- Directed by: Michael Polish
- Written by: Amy Kolquist Mike Le
- Produced by: Jarod Becker Charles Arthur Berg Kate Bosworth Eric Brenner Lee Broda Aleks de Carvalho Erik Fleming Grant Guthrie Phillip Stewart Halpern Richard Halpern Sydney Holland Lucas Jarach Michael Kay Corey Large Mike Le Alan Pao Jacob Pechenik Gary Preisler Jason Price Jeff Rice
- Starring: Kate Bosworth Wes Bentley
- Cinematography: Jayson Crothers
- Edited by: Timothy Alverson
- Music by: Aleks de Carvalho
- Production companies: Infra-Red Pictures Jeff Rice Films No Mystery Media Rich Hippie Productions Wiretap Films
- Distributed by: XLrator Media
- Release date: December 14, 2014;
- Running time: 90 minutes
- Country: United States
- Language: English

= Amnesiac (film) =

Amnesiac (released in the United Kingdom as Unconscious) is a 2014 American mystery film directed by Michael Polish and written by Mike Le and Amy Kolquist.

==Plot==
The film begins with a family of three traveling along a highway. The scene ends with a child screaming, and the man (Wes Bentley) is seen resting in a bed, in a large room, attached to hospital equipment. The woman (Kate Bosworth) visits him dressed in formal business attire, which is a frequently re-occurring theme in the film.

The man is shown to become suspicious of the woman, who claims to be his wife. When she leaves to conduct errands, the man explores the house. After leafing through a photo album, he searches the basement where he finds a film projector, medical tools, anatomy charts and books, and a corpse hidden in a cabinet. He confronts the woman when she returns home, who explains that the corpse is her first husband before knocking the man unconscious and drugging him.

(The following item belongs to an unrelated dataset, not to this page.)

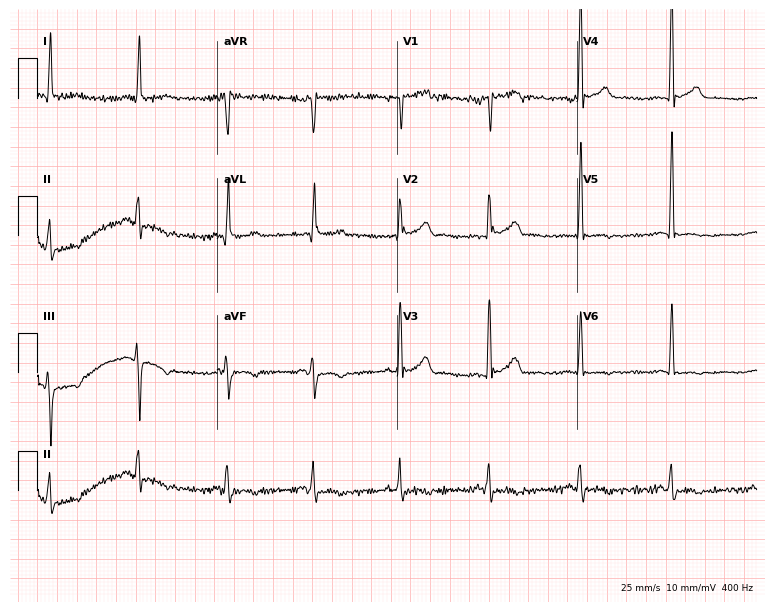
12-lead ECG from a man, 71 years old (7.3-second recording at 400 Hz). No first-degree AV block, right bundle branch block, left bundle branch block, sinus bradycardia, atrial fibrillation or sinus tachycardia recorded for this tracing. Only these six findings were labelled.

The man wakes up restrained to a bed, his captor being the woman. She administers shock treatment, telling him that he must provide a family for her if he wishes the ordeal to end. When asked why the photo album contains no photographs of the woman or of her late husband, the two become involved in a physical confrontation. He attempts to subdue her, but is in turn subdued when hit with a nearby vase. He is restrained, but escapes briefly before being knocked unconscious. A visiting postman is killed by the woman who pushes the body into the basement. A detective assigns an officer to investigate a report regarding a missing man, who is the mailman.

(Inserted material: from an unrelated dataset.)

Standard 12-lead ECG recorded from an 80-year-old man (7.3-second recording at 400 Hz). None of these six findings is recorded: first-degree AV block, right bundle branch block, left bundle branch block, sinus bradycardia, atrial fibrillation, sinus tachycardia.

While the woman dismembers the postman downstairs, the female officer comes to the door. She attempts to gain entry to the premises, and is promptly killed by the woman. It is at this point that the male detective begins investigating the premises himself.

The man asks about the little girl he sees in brief memory flashbacks. The woman reveals a little girl in a cage and claims she is their daughter Audrey. When released, Audrey grabs a knife and attacks the woman. However, the woman renders Audrey unconscious and puts her in a bathtub.

The detective shows up at the front door, interrupting the woman as she prepares to perform a lobotomy on the man. After sending the detective away, she goes to drown Audrey in the bathtub. The man breaks free and renders his captor unconscious with the lid of the toilet, but collapses on the floor whilst the girl escapes from the house.

He wakes in a hospital bed, where he is interviewed by the detective. On asking about the girl thought to be his daughter, it is revealed that she is actually the daughter of Mason Williams. Both the man and woman willfully kidnapped Audrey hoping that the ransom money would pay for the woman’s fertility treatments. The man claims that the woman killed all of the people discovered in the house, but the detective reveals that she was never found.

Dressed as a nurse, the woman infiltrates the hospital and euthanizes the man.

==Cast==
- Kate Bosworth as Woman
- Wes Bentley as Man
- Olivia Rose Keegan as Audrey
- Shashawnee Hall as Detective
- Richard Riehle as Postman
- Patrick Bauchau as Doctor
- Mia Barron as Officer Rogers

==Production==
The film was produced under the working title Unconscious. This title was also used for the film's UK release.

==Reception==
The film received a rating of 27% on review aggregator Rotten Tomatoes based on 15 reviews.